State Senator Mary Jo McGuire: I always tell my students: It’s easier to elect a person that feels the way you do than to change the minds of people who are already there.
On health care: “Every other industrialized country can provide health care for everyone at significantly lower cost than we pay,” said Hausman. She said the discussion of health care policy founders on the namecalling about socialism. When your house is on fire, and the firefighters come to put it out, that’s not socialism, she said.
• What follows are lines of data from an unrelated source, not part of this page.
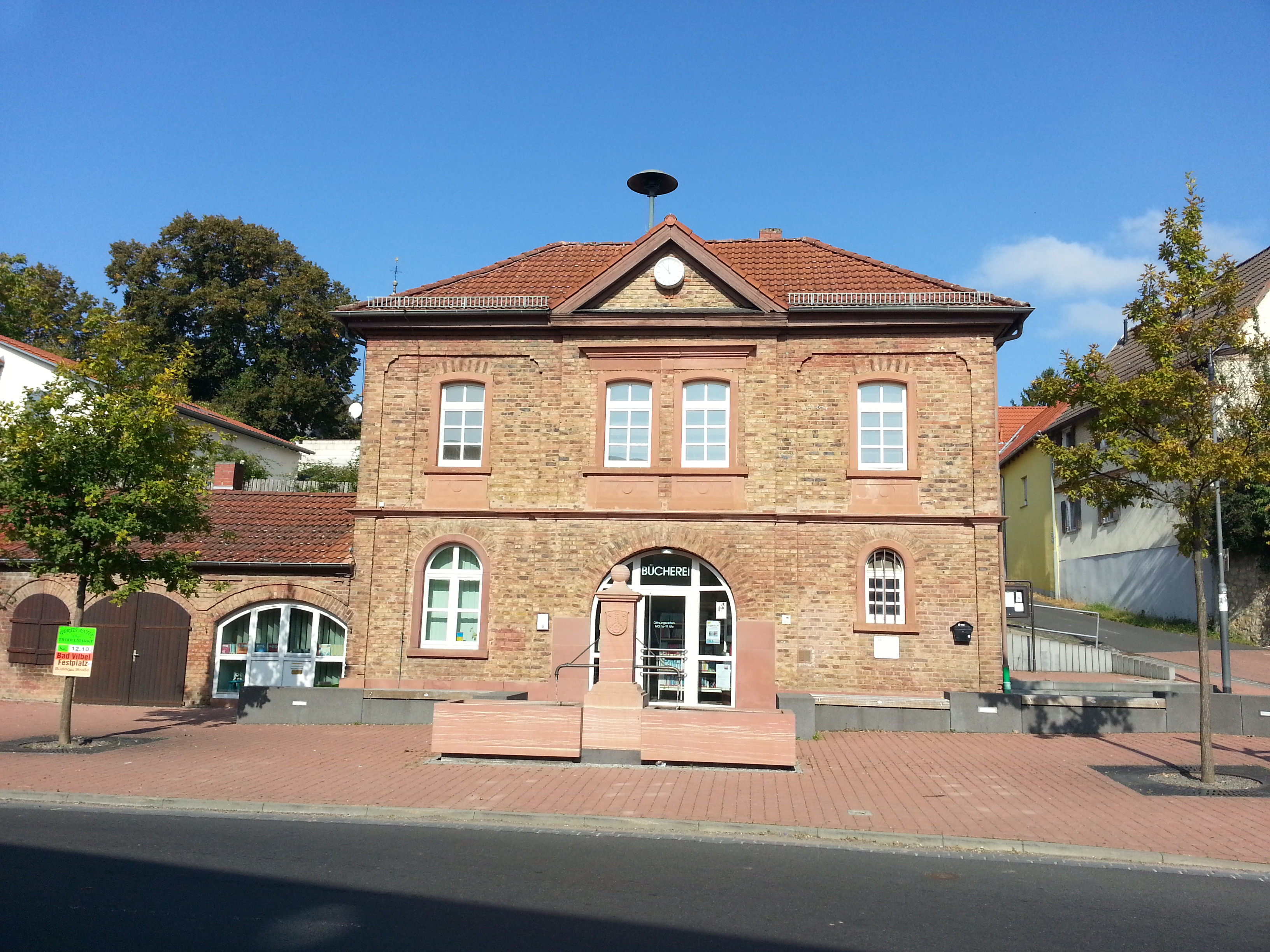 Aufnahme des Rendeler Rathauses
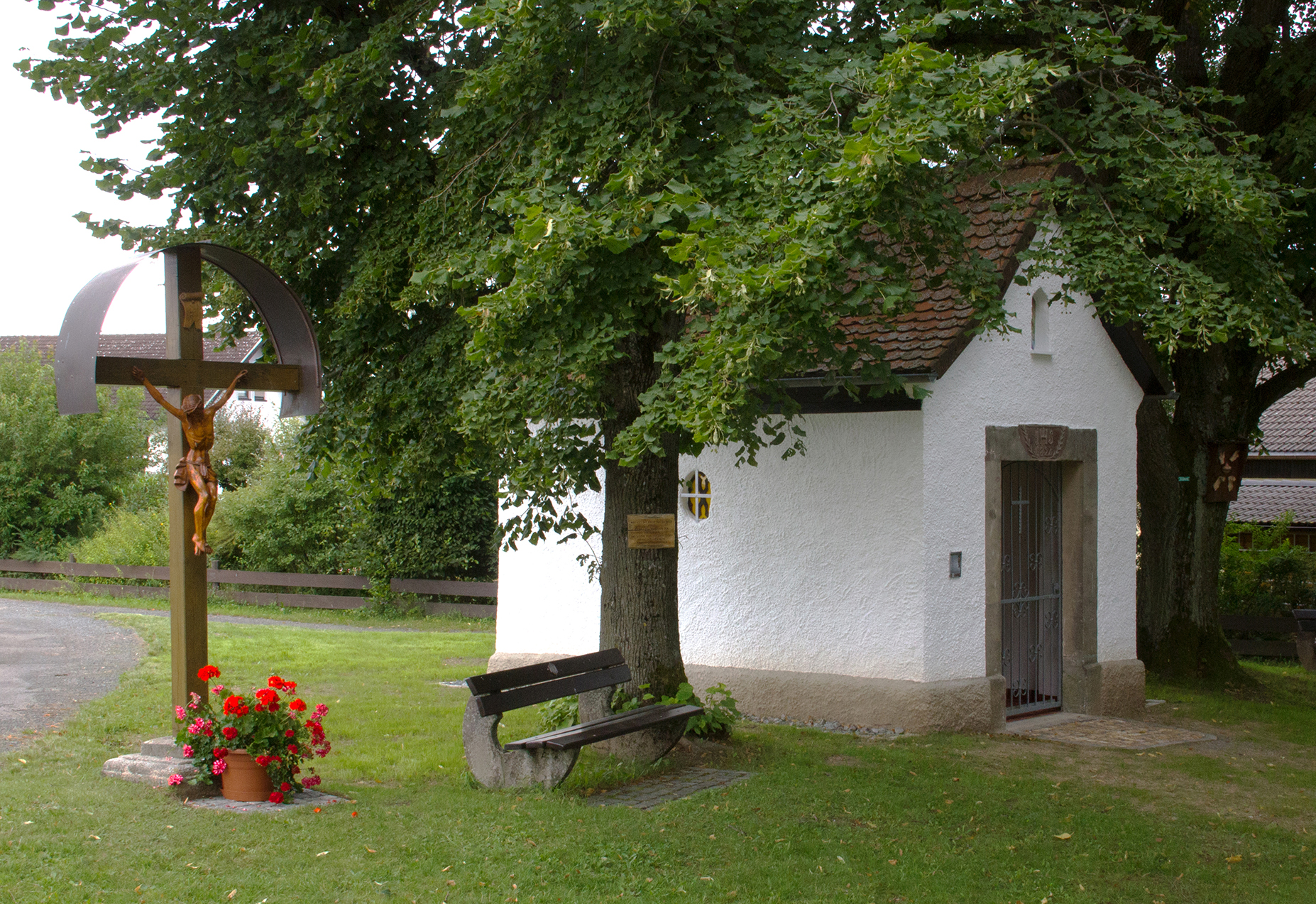 Nordostansicht des Ensembles aus Feldkruzifix, Spruchtafel, Sebastian-Kapelle und Fünf-Wunden-Tafel (rechter Bildrand, an der Linde) im August 2017
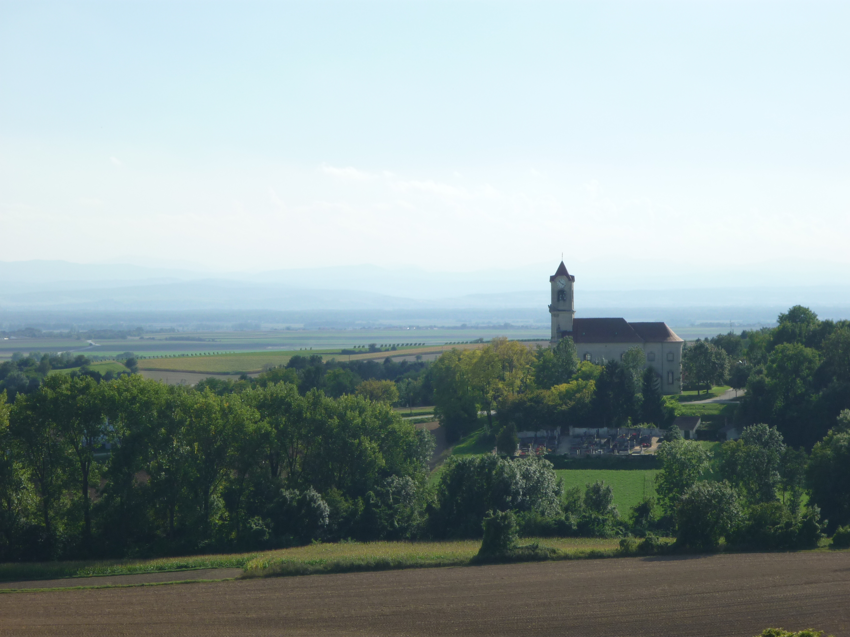 Katholische Pfarrkirche hl. Peter und Paul in Stranzendorf, aufgenommen vom Weg zum Altenberg
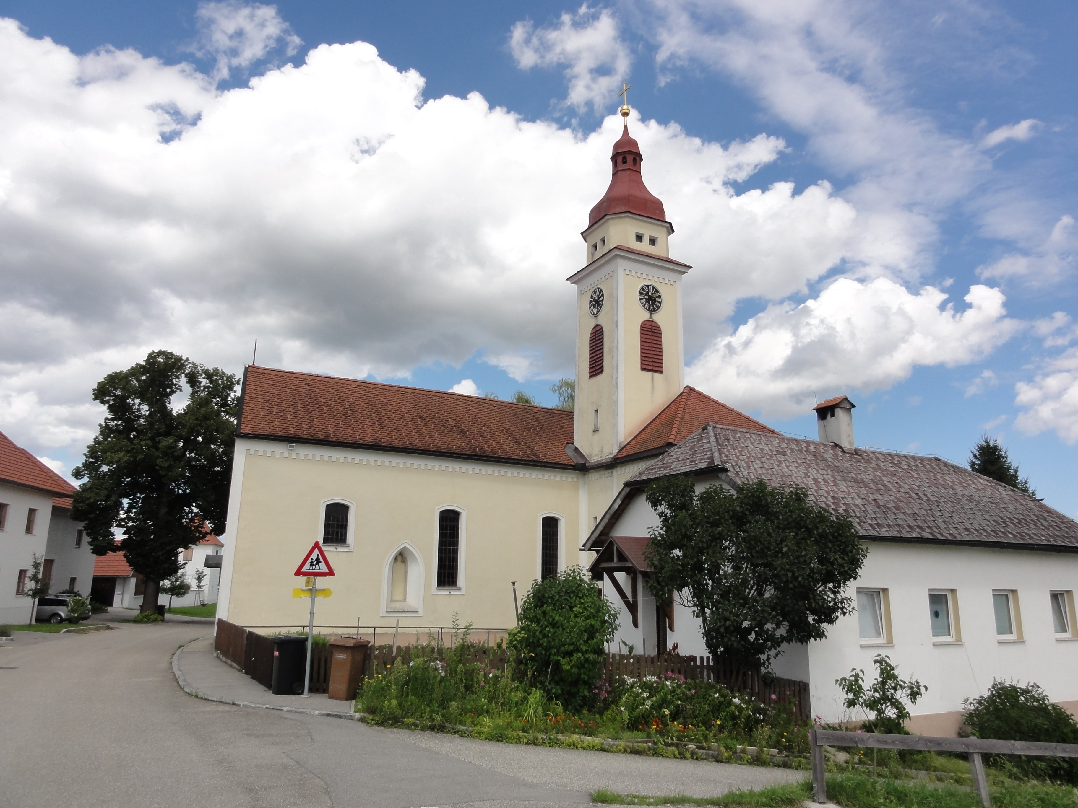 Kath. Filialkirche hl. Thomas von Canterbury
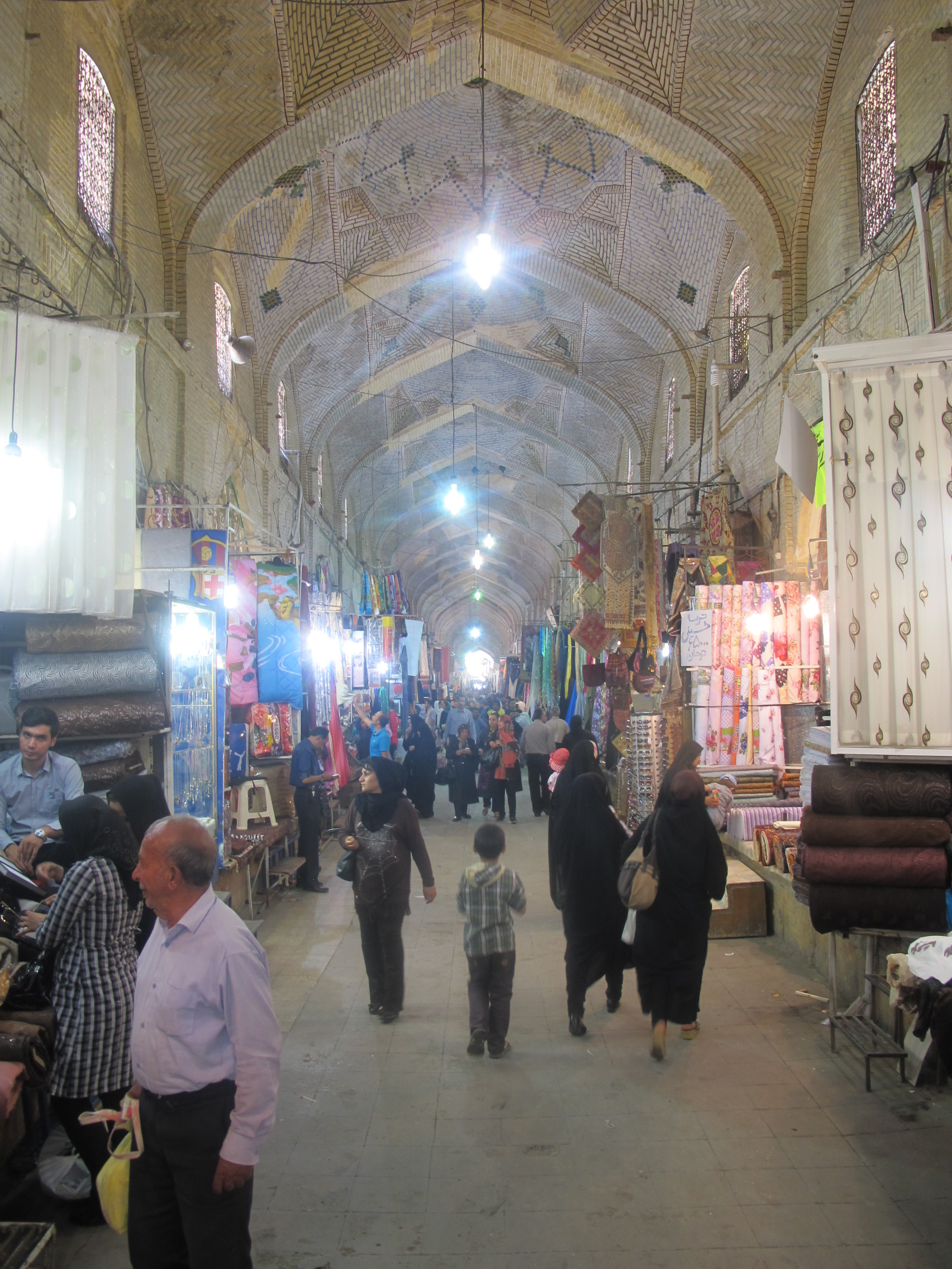 bazar vakil shiraz

When your business is burglarized and you call the police, them come and that’s not socialism. When we provide free K-12 public education, and roads for everyone to drive on, that’s not socialism, but “the minute we talk about health care for everyone, we label it socialism, and it’s off the table. … People continue to lose their homes because they lose their insurance and then they have a major health incident and then they lose their homes. That doesn’t happen in other industrialized countries.”
What’s going wrong at the Capitol
“If you read the paper,” Hausman said, “you will find out that we have a few distractions.”
Representative John Lesch said the amendment proposals are among the distractions facing the legislature: right to work, the marriage amendment, voter ID amendment, and the supermajority amendment.
“Out of 4000 investigated cases of so-called voter fraud in Hennepin County,” said Lesch, “they came up with three actual cases, and two of those were felons were those who said, ‘Oh, I thought I could vote.'”
He finds that entirely credible. “Those folks who come through my courtroom,” said Lesch, “they’re not people who are just poring over the statutes to begin with.”
State Senator Mary Jo McGuire agreed, noting that, “95 percent of people who come to testify say that this is not a problem and that we are disenfranchising voters.”
Lesch pointed out that the state cut income taxes for the wealthy at the beginning of the decade, costing about a billion dollars a year in revenue. Now, he said, instead of restoring 1990s tax rates, the Republicans in the legislature want to take money from the renters’ credit to give a further tax break to corporations. He characterized the proposal as a trickle-down philosophy that doesn’t work.
State Representative John Lesch: Why would we fund those corporations on the backs of renters? That’s beyond me.
The question period also brought up the issue of gambling, whether casinos, pull tabs or racinos. Hausman responded, “People in a secret back room meeting in a restaurant somewhere know they cannot propose any tax increase because public is vastly opposed to public money going into a Vikings stadium,” and the audience applauded, with several people calling out, “Hear, hear!”
Compromise and hope
Congressmember Betty McCollum, noting the compromise that extended the payroll tax cut, unemployment benefits, and Medicare payments for doctors this week, said that working together is both necessary and possible. She talked about the fight over regulations requiring energy plants to reduce mercury emissions, and the East Coast power companies that are seeking to delay the effective date, though they have had years to get ready.
Xcel Energy, said McCollum, is now a leader, having “gone from kicking and screaming about the mandates for clean energy,” to saying we can do more of it and asking how they can cooperate. During the debate in Congress, McCollum said, “We contacted Xcel, and they said, ‘Don’t repeal the standards.’
“This is what we should be about in our country. How do we sit down and solve problems?”